Insist on fun and creativity in all our institutions (even the boring ones can have water cooler moments.) Despite the tons of research into creativity, freedom and fun being vital for mental health, profitability and solution finding the culture of the town hall remains as dusty as the first chapter of Gormenghast. Hidden behind the veneer of refurbished committee rooms with down lighters remains the status driven architecture. What is needed is more opportunities for ideas and dialogue. Some research, quoted in Sir Ken Robinsons RSA Animate talk about changing educational paradigms, shows that out of 1500 people taking part in the research 98% were divergent thinking geniuses. The other thing

they had in common was that they were all 4 years old. This percentage dropped significantly as they got older and encountered education.

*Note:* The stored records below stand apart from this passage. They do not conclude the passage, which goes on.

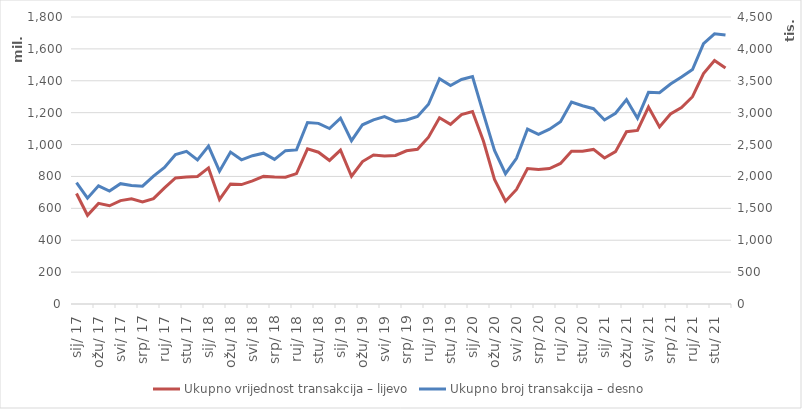
| Category | Ukupno |
|---|---|
| 2017-01-01 | 692948345 |
| 2017-02-01 | 556418837 |
| 2017-03-01 | 631091280 |
| 2017-04-01 | 615993630 |
| 2017-05-01 | 648629380 |
| 2017-06-01 | 659859183 |
| 2017-07-01 | 640128686 |
| 2017-08-01 | 660847615 |
| 2017-09-01 | 728459665 |
| 2017-10-01 | 790689068 |
| 2017-11-01 | 797055016 |
| 2017-12-01 | 799872308 |
| 2018-01-01 | 853592153 |
| 2018-02-01 | 655926827 |
| 2018-03-01 | 752870032 |
| 2018-04-01 | 748849650 |
| 2018-05-01 | 772607012 |
| 2018-06-01 | 800347667 |
| 2018-07-01 | 796226717 |
| 2018-08-01 | 795722806 |
| 2018-09-01 | 817671052 |
| 2018-10-01 | 973090121 |
| 2018-11-01 | 951940506 |
| 2018-12-01 | 900339566 |
| 2019-01-01 | 964859478.141 |
| 2019-02-01 | 801230409.391 |
| 2019-03-01 | 893619939.186 |
| 2019-04-01 | 934260221.069 |
| 2019-05-01 | 928013285.13 |
| 2019-06-01 | 931594027.121 |
| 2019-07-01 | 960824947.818 |
| 2019-08-01 | 970372664.504 |
| 2019-09-01 | 1046414153.182 |
| 2019-10-01 | 1167784591.403 |
| 2019-11-01 | 1126379975.393 |
| 2019-12-01 | 1188209702.989 |
| 2020-01-01 | 1207442251.338 |
| 2020-02-01 | 1020966852.211 |
| 2020-03-01 | 781909445.435 |
| 2020-04-01 | 644672811.643 |
| 2020-05-01 | 718170313.006 |
| 2020-06-01 | 849262284.621 |
| 2020-07-01 | 843240800.575 |
| 2020-08-01 | 849735212.73 |
| 2020-09-01 | 881347165.504 |
| 2020-10-01 | 958710552.608 |
| 2020-11-01 | 957642177.602 |
| 2020-12-01 | 969383038.753 |
| 2021-01-01 | 915488707 |
| 2021-02-01 | 955773392 |
| 2021-03-01 | 1080385303 |
| 2021-04-01 | 1088805882 |
| 2021-05-01 | 1234785070 |
| 2021-06-01 | 1110980736 |
| 2021-07-01 | 1192157079 |
| 2021-08-01 | 1232071569 |
| 2021-09-01 | 1300128867 |
| 2021-10-01 | 1445420733 |
| 2021-11-01 | 1527730076 |
| 2021-12-01 | 1479594592 |

Local government needs to release more of the creative, divergent, fun filled people that work for them. Most people I have come across in Local government, with some notable exceptions, are clever, solution focused and intensely practical human beings whose life forced can be slowly depleted by the rigid format of meetings, culture and target riddled world of local government. Liberate these people, have fun, don't see conversation as waste, foster ideas and experimentation, prototype things, test out what works and let the people doing the actual job have the largest voice.

Even if some of these suggestions are not realistic or not doable, it remains that the current system is broken. Some bits work, but as a whole it's as roadworthy as a clowns car. Time for a conversation, not in the town hall but in a coffee shop somewhere with some big bits of paper and felt pens. World caf anyone?